As vitórias centristas escondem um colapso político profundo: o sistema que os sustenta está em crise e empurra eleitores para os extremos


Quando Emmanuel Macron derrotou Marine Le Pen com folga para reconquistar a presidência francesa em 2022, o establishment liberal entrou em êxtase. Seu veredito de que o centro político se mantinha firme era tão compreensível quanto infundado. Na realidade, o segundo mandato de Macron ajudou a extrema-direita a se tornar a força política mais forte da França. Na semana passada, Mark Carney e Anthony Albanese derrotaram seus rivais trumpistas para manter os cargos de primeiro-ministro no Canadá e na Austrália, respectivamente.

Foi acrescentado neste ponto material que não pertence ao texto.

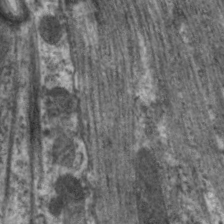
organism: C. elegans
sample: Pharynx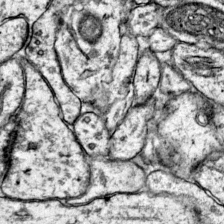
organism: Mouse
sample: Primary visual cortex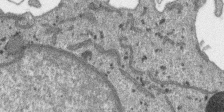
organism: Human
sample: Lung epithelial cells infected with SARS-CoV-2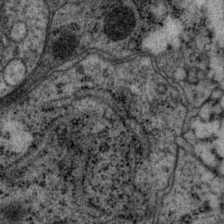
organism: P. pacificus
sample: Pharynx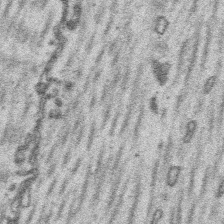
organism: Platynereis dumerilii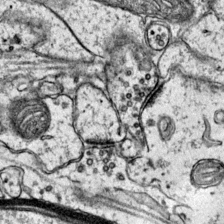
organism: Mouse
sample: Primary visual cortex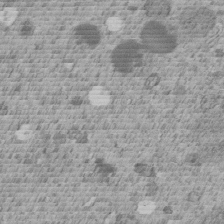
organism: C. elegans
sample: C. elegans embryo early stage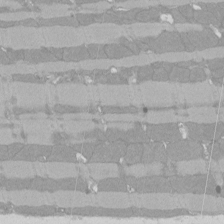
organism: Rat
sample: Left ventricle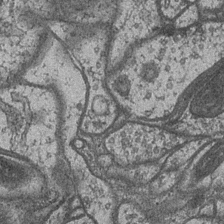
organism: Drosophila
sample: Optic medulla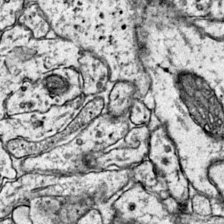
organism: Mouse
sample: Primary visual cortex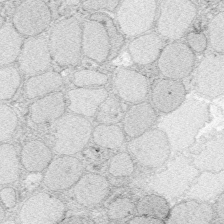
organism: Zebrafish
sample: Whole-Brain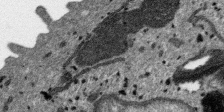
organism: Human
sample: Lung epithelial cells, uninfected (mock) control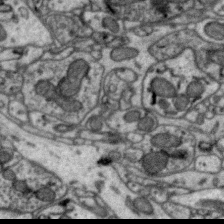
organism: Zebra finch
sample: Brain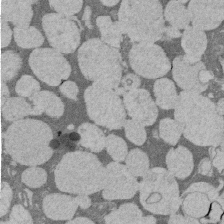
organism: Rat
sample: Salivary granule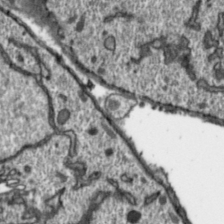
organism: Toxoplasma gondii
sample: Parasites in a vacuole inside a host cell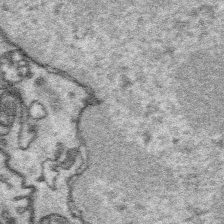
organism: Platynereis dumerilii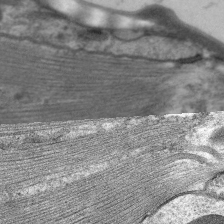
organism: C. elegans
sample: Pharynx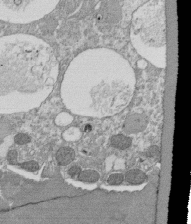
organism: Tetrahymena
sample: Cilia in tetrahymena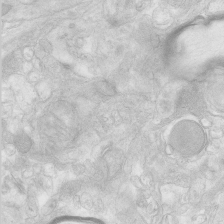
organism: Human
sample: Neocortex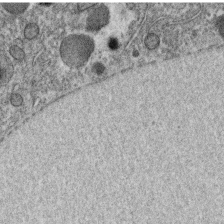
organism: C. elegans
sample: C. elegans oocyte; sperm cells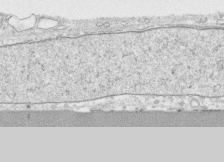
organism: Human
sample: CRL-1474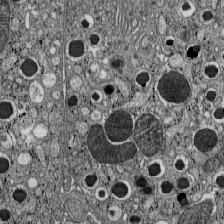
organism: C57BL Mouse
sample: Pancreatic islet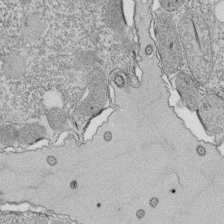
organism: Tetrahymena
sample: Cilia in tetrahymena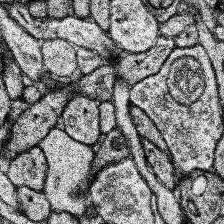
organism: Human
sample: Temporal Lobe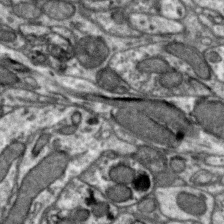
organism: Zebra finch
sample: Brain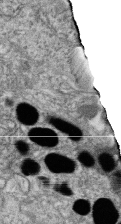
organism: Zebrafish
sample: Cilia; retinal pigment epithelium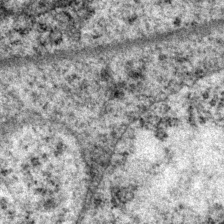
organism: P. pacificus
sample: Pharynx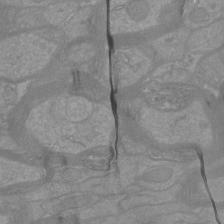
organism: Mouse
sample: Cortical neurons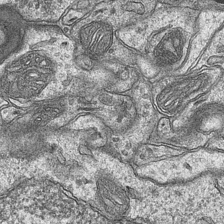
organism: Mouse
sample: CA1 Hippocampus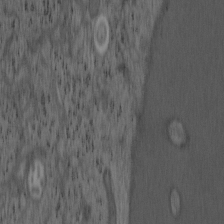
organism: Human
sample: HeLa cells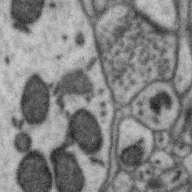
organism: Zebra finch
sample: Brain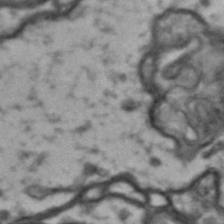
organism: Drosophila
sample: Brain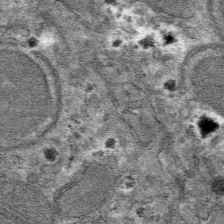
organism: Mouse
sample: Mouse hepatocytes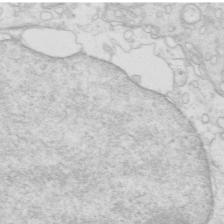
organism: Mouse
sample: Multiciliated cells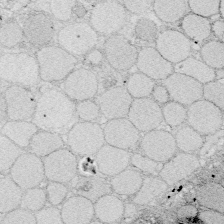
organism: Zebrafish
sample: Whole-Brain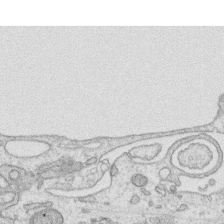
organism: Human
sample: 1205lu cells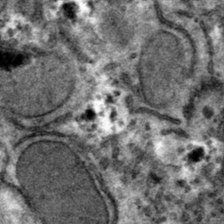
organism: Mouse
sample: Mouse hepatocytes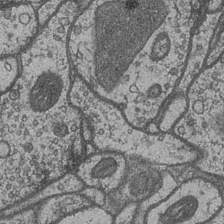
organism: Drosophila
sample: Optic medulla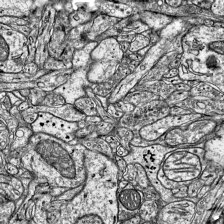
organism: Mouse
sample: Visual Cortex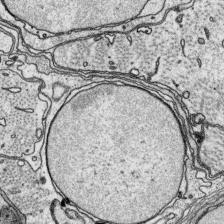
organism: Platynereis dumerilii
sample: Parapodia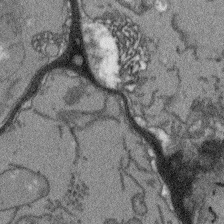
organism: Arabidopsis thaliana
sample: Root tip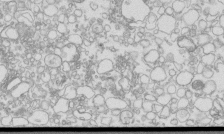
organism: Mouse
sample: Macrophages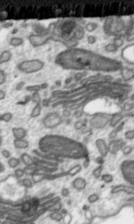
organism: Toxoplasma gondii
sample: Parasites in a vacuole inside a host cell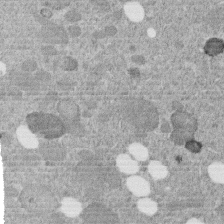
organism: C. elegans
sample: C. elegans embryo early stage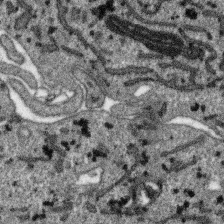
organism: Human
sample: Lung epithelial cells infected with SARS-CoV-2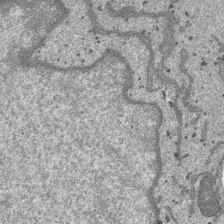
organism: Human
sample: Lung epithelial cells infected with SARS-CoV-2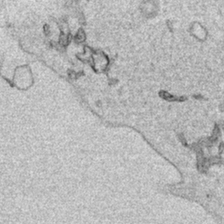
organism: Human
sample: Mitochondria in HCT116 cells

Mais uma vez, a notícia do renascimento do centro político pode se revelar uma ilusão centrista.

Há muito tempo, era razoável esperar que eleitores que consideravam votar em um extremista de direita para protestar contra as políticas centristas que os oprimiam voltassem a si no momento em que esse extremista parecesse próximo de chegar ao poder. Algo assim aconteceu na França em 2002. Na época, socialistas de classe média, ecologistas jovens e comunistas da classe trabalhadora se alinharam nas urnas ao lado de conservadores para dar 82% dos votos ao direitista Jacques Chirac e manter o ultradireitista Jean-Marie Le Pen — pai da atual líder da extrema-direita francesa — longe do Palácio do Eliseu. Mas isso não aconteceu na França 25 anos depois, nem no Canadá ou na Austrália na semana passada.

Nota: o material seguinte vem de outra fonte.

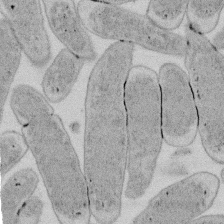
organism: E. coli
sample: Bacterial nucleoid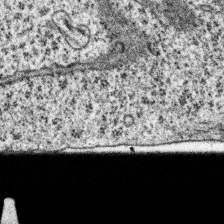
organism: Human
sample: HeLa cells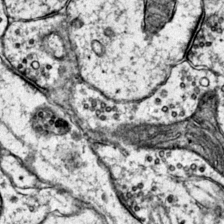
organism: Mouse
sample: Primary visual cortex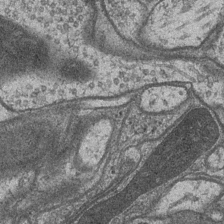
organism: Drosophila
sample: Optic medulla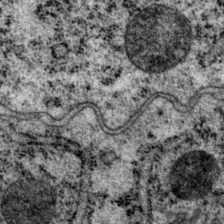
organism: P. pacificus
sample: Pharynx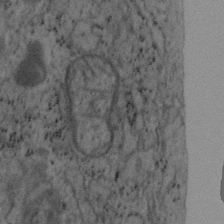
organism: Human
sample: HeLa cells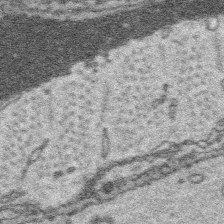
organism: Platynereis dumerilii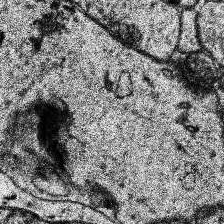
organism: Human
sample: Temporal Lobe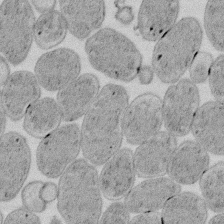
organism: E. coli
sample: Bacterial nucleoid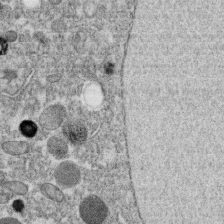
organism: C. elegans
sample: C. elegans oocyte; sperm cells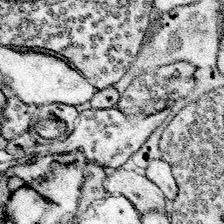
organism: Mouse
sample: Somatosensory cortex neuropil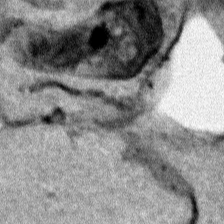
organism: Human
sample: Mitochondria in HCT116 cells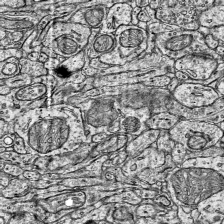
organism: Mouse
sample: Visual Cortex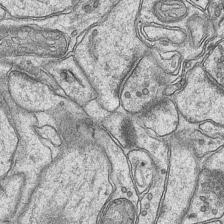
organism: Mouse
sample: CA1 Hippocampus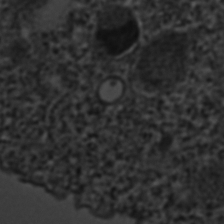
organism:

A armadilha de Macron e a ascensão da extrema-direita

Em 2002, seis anos antes da quase morte do capitalismo ocidental, Chirac derrotou Le Pen porque os partidos socialista e comunista direcionaram seus eleitores a ele. Sob o slogan “Votamos em você hoje, mas vamos combatê-lo amanhã!”, eleitores descontentes com o establishment votaram em uma figura do establishment para manter um neofascista longe do poder — sem abandonar sua lealdade à esquerda. Já Macron venceu esmagando os partidos de esquerda.

Eleitores da classe trabalhadora, sofrendo com as políticas de austeridade dos centristas, revoltaram-se contra Macron, um ex-banqueiro que impôs impostos “verdes” sobre eles enquanto dava benefícios fiscais à elite burguesa. Sem alternativas, migraram em massa para Le Pen. Então, algo surpreendente aconteceu: Macron e Le Pen tornaram-se codependentes, apesar de sua antipatia mútua. Quanto mais austeridade ele impunha, maior era o descontentamento e maior o apoio a ela. E quanto mais Le Pen crescia, mais Macron apelava aos antifascistas para votarem nele, mesmo a contragosto, para mantê-la longe do poder.

Essa dinâmica levou a extrema-direita a conquistar impressionantes 40% dos votos nas eleições parlamentares de junho de 2024. Nada indica que essa tendência esteja perdendo força. Assim, a história pode lembrar Macron não como o salvador, mas como o coveiro do centro liberal.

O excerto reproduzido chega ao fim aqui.